The collaboration announced this week would help address this problem by combining Google’s smarts in big data science and cloud technology with Stanford Medicine’s expertise in clinical work and health care research.

For Google, the partnership with Stanford is an important validation of its efforts in the genomics space. In 2014 the company launched an ambitious project dubbed the Baseline Study under which it is analyzing a massive set of genomics data to try and see if it can build a picture of what a perfectly healthy human body should look like.

The goal is to help researchers detect conditions such as cancer and heart disease much sooner, according to an article in The Wall Street Journal. The company is conducting the study in collaboration with researchers from other organizations, including Stanford and Duke University, The Journal said.

Google also offers its own Google Genomics service for organizations looking to do analysis against petabyte-scale genomic data sets.

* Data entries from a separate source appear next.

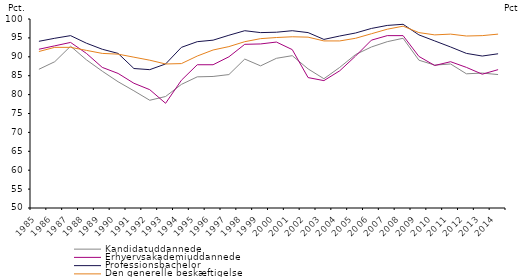
| Category | Kandidatuddannede | Erhvervsakademiuddannede | Professionsbachelor | Den generelle beskæftigelse |
|---|---|---|---|---|
| 1985.0 | 86.7 | 92 | 94.1 | 91.4 |
| 1986.0 | 88.7 | 92.9 | 94.9 | 92.5 |
| 1987.0 | 92.8 | 93.8 | 95.6 | 92.5 |
| 1988.0 | 89.2 | 90.9 | 93.6 | 91.7 |
| 1989.0 | 86.2 | 87.2 | 92 | 90.9 |
| 1990.0 | 83.4 | 85.6 | 90.9 | 90.7 |
| 1991.0 | 81 | 83 | 86.9 | 89.9 |
| 1992.0 | 78.5 | 81.3 | 86.6 | 89.1 |
| 1993.0 | 79.5 | 77.7 | 88.1 | 88.1 |
| 1994.0 | 82.7 | 83.8 | 92.5 | 88.2 |
| 1995.0 | 84.7 | 87.9 | 94 | 90.2 |
| 1996.0 | 84.8 | 87.9 | 94.4 | 91.8 |
| 1997.0 | 85.3 | 90 | 95.7 | 92.7 |
| 1998.0 | 89.4 | 93.3 | 96.9 | 94 |
| 1999.0 | 87.6 | 93.4 | 96.4 | 94.8 |
| 2000.0 | 89.6 | 93.9 | 96.5 | 95.1 |
| 2001.0 | 90.3 | 91.9 | 96.9 | 95.3 |
| 2002.0 | 86.8 | 84.5 | 96.4 | 95.2 |
| 2003.0 | 84.2 | 83.7 | 94.6 | 94.2 |
| 2004.0 | 87.2 | 86.3 | 95.5 | 94.2 |
| 2005.0 | 90.6 | 90.2 | 96.3 | 94.9 |
| 2006.0 | 92.6 | 94.4 | 97.5 | 96.1 |
| 2007.0 | 94 | 95.6 | 98.3 | 97.3 |
| 2008.0 | 94.9 | 95.6 | 98.6 | 98.1 |
| 2009.0 | 89.1 | 90.1 | 95.8 | 96.4 |
| 2010.0 | 87.8 | 87.7 | 94.2 | 95.8 |
| 2011.0 | 88.1 | 88.7 | 92.6 | 96 |
| 2012.0 | 85.5 | 87.2 | 90.9 | 95.5 |
| 2013.0 | 85.7 | 85.4 | 90.2 | 95.6 |
| 2014.0 | 85.3 | 86.6 | 90.8 | 96 |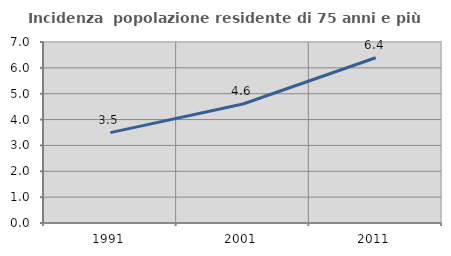
| Category | Incidenza  popolazione residente di 75 anni e più |
|---|---|
| 1991.0 | 3.496 |
| 2001.0 | 4.602 |
| 2011.0 | 6.392 |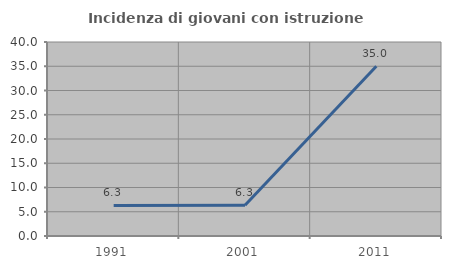
| Category | Incidenza di giovani con istruzione universitaria |
|---|---|
| 1991.0 | 6.306 |
| 2001.0 | 6.338 |
| 2011.0 | 35 |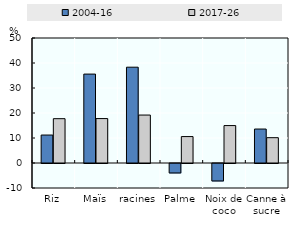
| Category | 2004-16 | 2017-26 |
|---|---|---|
| Riz | 11.185 | 17.726 |
| Maïs | 35.564 | 17.772 |
| racines | 38.319 | 19.178 |
| Palme | -3.782 | 10.569 |
| Noix de coco | -6.982 | 14.97 |
| Canne à sucre | 13.585 | 10.126 |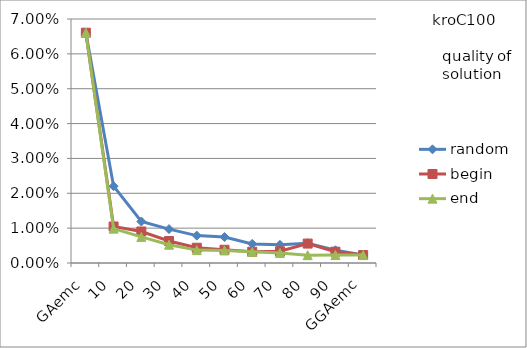
| Category | random | begin | end |
|---|---|---|---|
| 0 | 0.066 | 0.066 | 0.066 |
| 1 | 0.022 | 0.01 | 0.01 |
| 2 | 0.012 | 0.009 | 0.007 |
| 3 | 0.01 | 0.006 | 0.005 |
| 4 | 0.008 | 0.004 | 0.004 |
| 5 | 0.007 | 0.004 | 0.004 |
| 6 | 0.005 | 0.003 | 0.003 |
| 7 | 0.005 | 0.003 | 0.003 |
| 8 | 0.006 | 0.006 | 0.002 |
| 9 | 0.004 | 0.003 | 0.002 |
| 10 | 0.002 | 0.002 | 0.002 |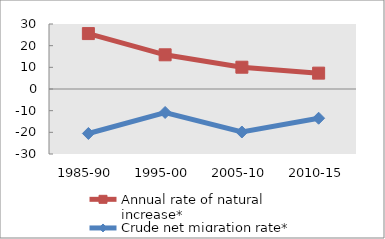
| Category | Annual rate of natural increase* | Crude net migration rate* |
|---|---|---|
| 1985-90 | 25.578 | -20.53 |
| 1995-00 | 15.782 | -10.838 |
| 2005-10 | 10.054 | -19.848 |
| 2010-15 | 7.321 | -13.489 |

Initially, at least, the collaboration announced this week would focus on enabling Stanford’s new Clinical Genomics Service. But already there are plans to expand the partnership to other related areas.

According to Schillace, Stanford researchers are already looking to tap Google’s cloud and analytics capabilities in areas like machine learning to teach computers to read X-ray and pathology images. Stanford researchers are also looking to see if they can use Google’s analytics applications and infrastructure to extract value from the massive volumes of anonymized patient data they have accumulated over the years.